2. The Custody Dispute and Final Order

Beginning in 2010, the parties' informal and amicable custodial arrangement gave way to a more contentious relationship. In early March of that year, Petitioner decided to return to Spain and made plans to leave the child with Respondent. (Tr. 37:17-23.) Because, in Respondent's view, the child had been in his care for most of the previous two years, he requested that he be granted legal custody. (Pet'r's 51 / Resp't's Ex. 53A.) The parties appeared before an " Assistant Public Prosecutor for Children and Adolescents" in the Dominican Republic, put their positions in writing, and stated that they were unable to reach an agreement regarding custody. (Id.) Petitioner left for Spain soon thereafter, and Respondent again assumed care of the child. (Tr. 37:21-23; Stipulation ¶ 6.)

Three months later, in June 2010, Petitioner returned to the Dominican Republic from Spain. (Tr. 37:24-38:3.) A document executed on June 7, 2010, reflects that the parties again attempted to reach an agreement concerning custody of the child but were unable to do so. (Pet'r's Ex. 52 / Resp't's Ex. 51.) The child then moved in with Petitioner (Tr. 52:21-25), and the dispute over custody continued until Sunday, August 29, 2010.

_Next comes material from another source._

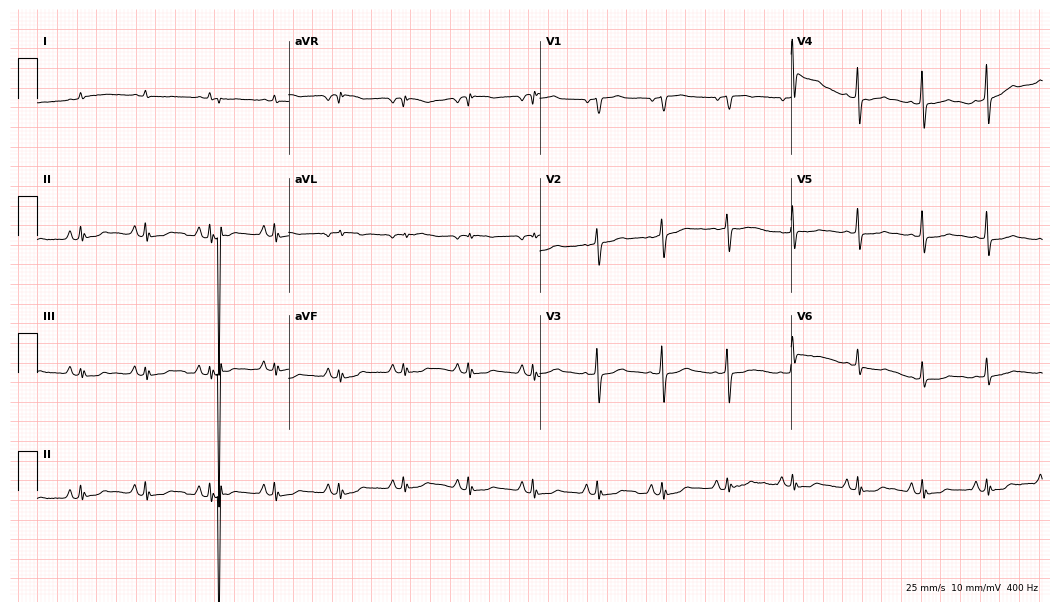
12-lead ECG from an 80-year-old male patient (10.2-second recording at 400 Hz). No first-degree AV block, right bundle branch block, left bundle branch block, sinus bradycardia, atrial fibrillation or sinus tachycardia recorded for this tracing.

Although the parties dispute the events of that day, they agree that in the morning or early afternoon Respondent arrived at Petitioner's home and took the child, over Petitioner's objection.[3] (Id. at 40:20-41:4; 521:4-6.) Petitioner--who was seven months pregnant with LAH's half-sister--then traveled to Respondent's home in an attempt to recover LAH. (Id. 40:18-19, 41:6-9, 521:19-20.) This is where the parties' accounts diverge.

Petitioner asserts that when she arrived at Respondent's home, she attempted to open the outer gate to Respondent's front door when he " pushe[d] the gate against . . . [her] womb" and closed the gate on her hand, causing her to " bleed[ ] very much." (Tr. 41:9-12, 43:10-12; Pet'r's Ex. 9.) After receiving medical attention, Petitioner testified, she was in the process of contacting the police when her new husband received a call from Respondent's uncle, who explained that Respondent would agree to give custody of LAH to Petitioner " so that no complaint [would have] to be made." (Tr. 43: 9-23.)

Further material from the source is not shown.